O que a ciência descobriu sobre a atração dos mosquitos?


Um estudo detalhado, liderado por pesquisadores da Universidade Sueca de Ciências Agrícolas e do Instituto Francês de Estudos do Desenvolvimento, colocou essa velha dúvida sob a lente dos microscópios. Analisando a pele de dezenas de mulheres em condições rigorosamente controladas, eles descobriram que, das quase mil substâncias voláteis que o nosso corpo exala naturalmente, os temidos mosquitos Aedes aegypti reagem a apenas vinte e sete delas.
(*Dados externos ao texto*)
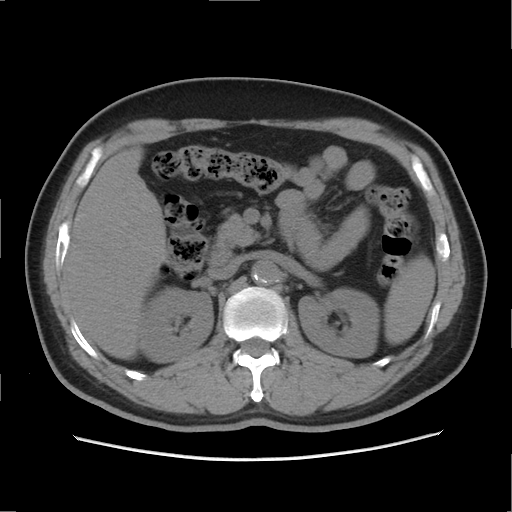
Case summary:
Multiphase abdominal CT, liver, non-contrast phase. Patient: male, age 56. History: cirrhosis, viral hepatitis.
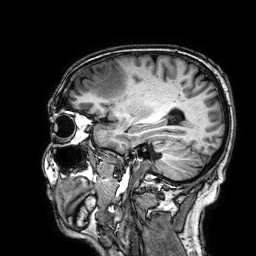
{
  "modality": {
    "type": "brain MRI",
    "field_strength": "3T"
  },
  "study_topic": "ring-enhancing brain masses"
}
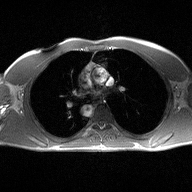
{"modality": {"type": "2D phase-contrast cine MRI", "region": "ascending aorta", "reconstruction": "high-resolution GRAPPA acquisition"}}
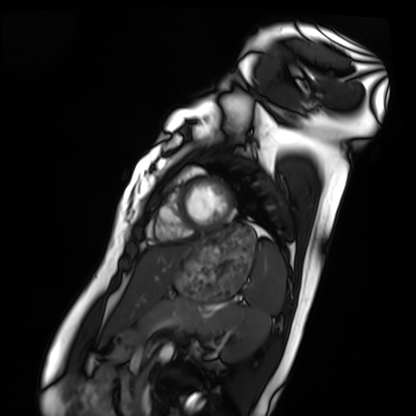
Cardiac MRI.
Subject group: healthy volunteer.
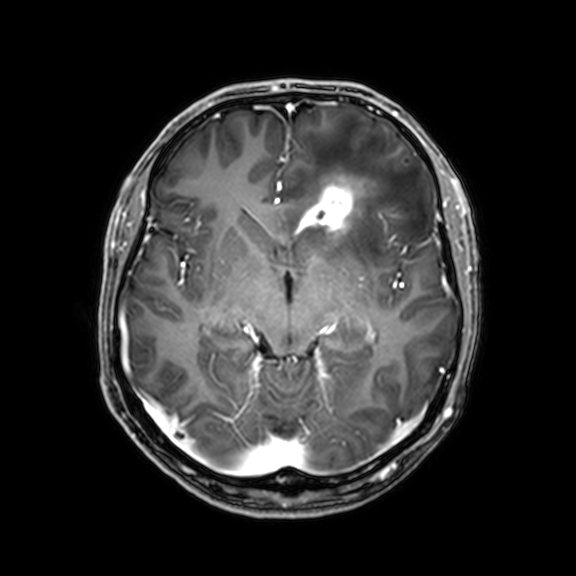
modality — 3 Tesla brain MRI | series — 3D T1-weighted with CLEAR | study — ring-enhancing brain masses.
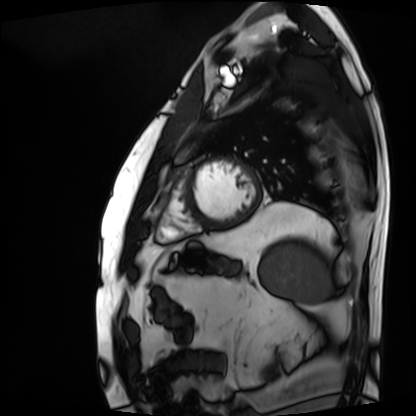
modality = cardiac MRI, subject group = patient.
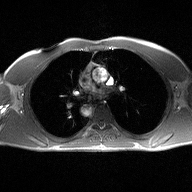
Q: What kind of scan is this?
A: 2D phase-contrast cine MRI of the ascending aorta.
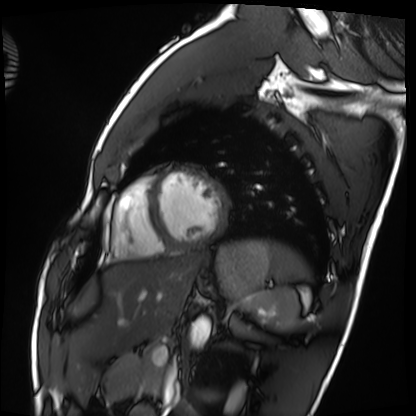
<study>
<modality>cardiac MRI</modality>
<cohort>healthy volunteer</cohort>
</study>
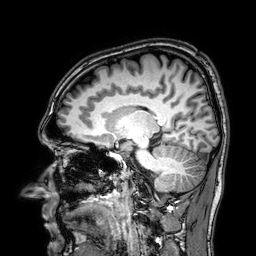
modality = 3 Tesla brain MRI
series = 3D T1-weighted
study = ring-enhancing brain masses
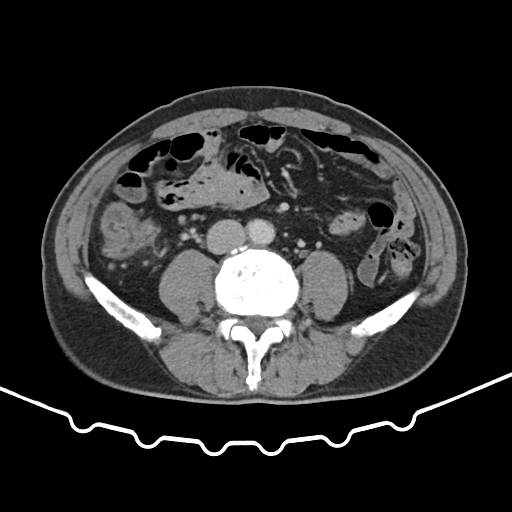
Multiphase abdominal CT, liver, portal venous phase.
Patient: male, age 62.
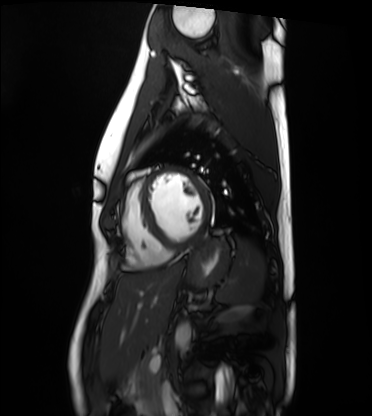
Case summary: Cardiac MRI. Subject group: healthy volunteer.

A grande revelação dessa história química é uma substância específica chamada 1-octen-3-ol, também conhecida no meio científico como “álcool de cogumelos”. Ela é produzida quando o sebo natural da nossa pele se decompõe. Os testes comprovaram que pessoas que secretam níveis ligeiramente mais altos dessa substância — como foi o caso das gestantes no segundo trimestre avaliadas no estudo — tornam-se alvos biológicos preferenciais para os insetos.


Os resultados do estudo, liderado pelo Professor Anders Ignell da Universidade Sueca de Ciências Agrícolas e com a participação de Frédéric Simard, do Instituto Francês de Estudos do Desenvolvimento, confirmaram a presença de marcadores químicos específicos que tornam certas pessoas um alvo mais preferível para os mosquitos Aedes aegypti.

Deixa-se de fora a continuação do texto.